Конечно, в первую очередь ими воспользуется художник Еней, чтобы верно одеть действующих лиц, чтобы правильно построить и оформить декорации улиц и рабочих жилищ, барских квартир и дешевых трактиров. Но и нам, актерам, тоже и важно и интересно было полистать пожелтевшие страницы и попробовать уловить дух ушедшего времени.
Это уже была работа над ролями. Но сколько бы мы ни прочли книг, сколько бы ни наблюдали родственников наших героев, сколько ни беседовали о своих ролях — ни у одного из нас роль еще не была готова. Она была обдумана, но ведь ее следовало еще сделать видимой и слышимой для зрителей. Ее надо было сыграть! А для этого нужно примерить на себя все выдумки и находки. Надо заставить участвовать в работе над ролью не только разум, но и чувства. Обязательно чувства! Ведь актер играет живого человека, не только думающего, но и волнующегося.
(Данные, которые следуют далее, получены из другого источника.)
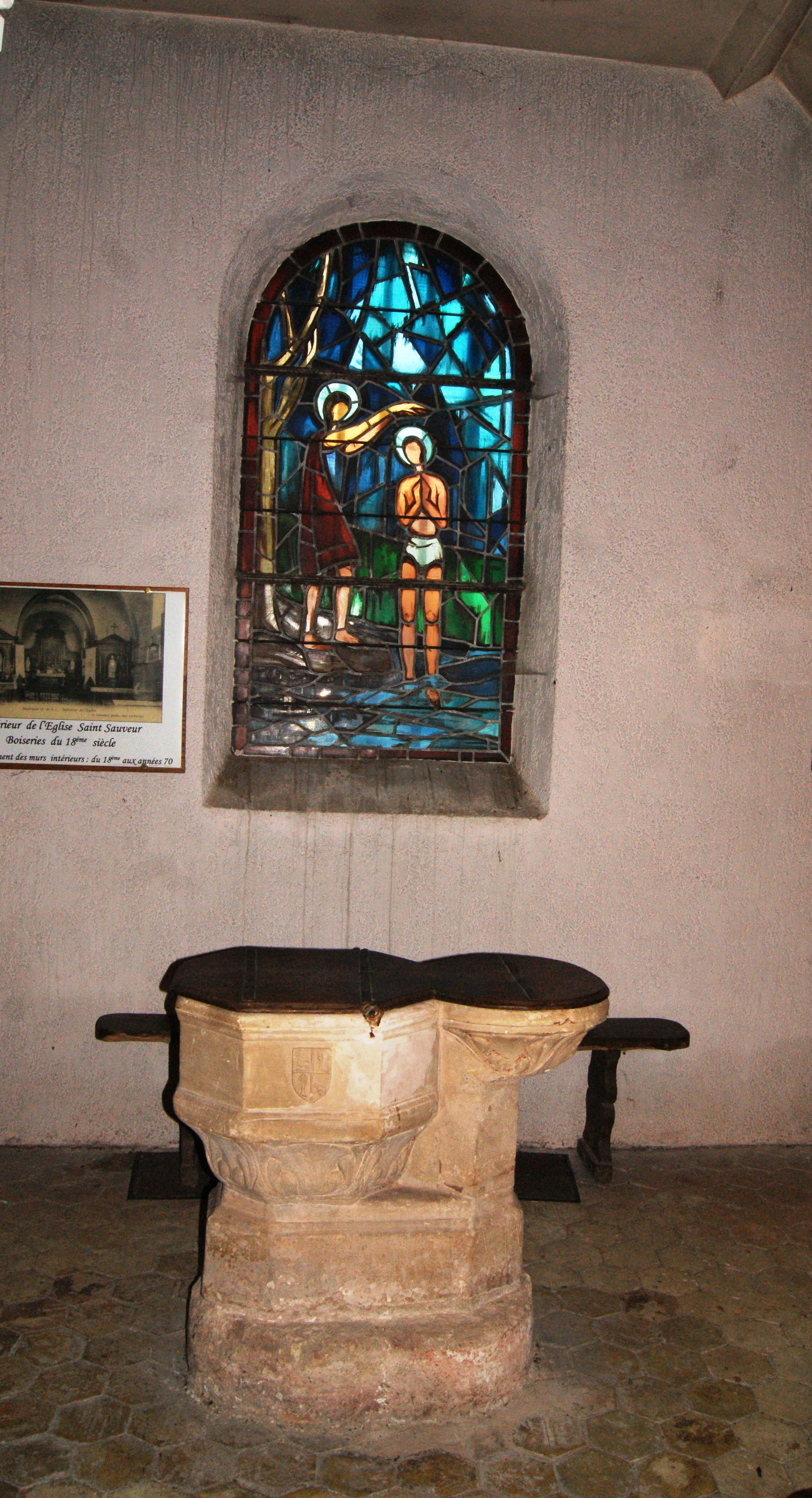 Église Saint-Sauveur de Maurepas - Vase baptismale

И совсем это не просто — найти меру чувствований и переживаний. Если актер будет просто имитировать чувства своего персонажа — они будут внешними, неубедительными. Они должны возникать у актера в результате действий, поступков его на сцене. Актер не должен взывать к жалости зрителей — дескать, поглядите, как я страдаю, посочувствуйте мне!.. Он должен жить жизнью героя, и пусть сами зрители заинтересуются его судьбой, пусть у них у самих возникнет сочувствие к невзгодам действующих лиц фильма или пьесы.
Не так-то просто актеру удержаться от нестерпимого желания пожаловаться аудитории, вызвать у нее сострадание к своим несчастьям. Такова природа актерского творчества: актер играет для публики и от нее же ждет одобрения своих трудов. Он должен заставить зрителей поверить в правду происходящего на сцене, в истину переживаний своего героя.
На репетициях мы и добивались того, чтобы ходить, говорить, думать и действовать не от себя, а так, как это делали бы Андрей, Дема и Максим, рабочие пареньки из города Петербурга.
Мало еще знать, чего ты, актер, хочешь, надо суметь выполнить свои намерения. А молодым артистам с малым опытом далеко не сразу это удается. Репетируя, мы то стеснялись режиссеров, то смущались партнеров, то есть друг друга, то нам неловко было перед самим собою. Или вдруг нас захлестывал свой собственный темперамент, мы теряли головы, и уже нельзя было разобрать, что происходило на сцене, а только видно было, что актеры волнуются, хотя и непонятно, по какому поводу. Или же наоборот, мы были чрезвычайно рассудительны и невозмутимы, как если бы судьба наших героев нас нисколько не трогала… Да мало ли какие еще препятствия подстерегают художника на пути к созданию своего произведения. Но если он настоящий художник, то не имеет права ни отступать перед ними, ни довольствоваться трудом, завершенным лишь наполовину.
Да ведь на репетиции рядом с тобою трудится режиссер, он не дает тебе успокоиться раньше времени, поможет советом, укажет на твои промахи.
Месяца два пристраивались, примерялись мы к образам своих героев, пробовали жить небольшими эпизодами их жизни. В комнатах Ленинградского дома кино впервые, неуверенно и неточно звучали голоса Наташи, Максима и их товарищей. Обыкновенные стулья преображались у нас в заводские станки. Стены помещения как бы раздвигались, и среди них будто бы проходила рабочая сходка в Озерках…
Нужна была вера и фантазия актеров, чтобы представить себя в обстоятельствах жизни наших персонажей. Но не меньше терпения и надежды должны были раскопать в себе режиссеры, чтобы представить, как мы, актеры, справимся в конце концов со своим делом, дорастем до героев сценария.
Характеры их раскрывались перед нами все полнее и глубже. И пришел день, когда мы поняли, что обделили Максима — не дали ему песню. Были у него лиричность, жизнелюбие, юмор, а песни не хватало. Песни, которая помогла бы ему жить, в которой выливалось его настроение, в которой задумывался бы он над своей судьбою. У Максима должна была быть песня или песни не для слушателей, а для самого себя, в которых отражалось бы его отношение к жизни.
Мы поняли, что без песни образ Максима недостаточно ясно обрисован. Он был суше и сдержаннее, чем хотелось бы нам. Он был серьезнее, чем нужно было для картины. Мы испугались, как бы не стал он походить на назойливого пропагандиста, вместо того чтобы быть человеком, который убеждает людей примером собственной биографии. Мы подумали, что с песней в Максиме яснее прозвучит его русская натура, ее широта, открытость, обаяние.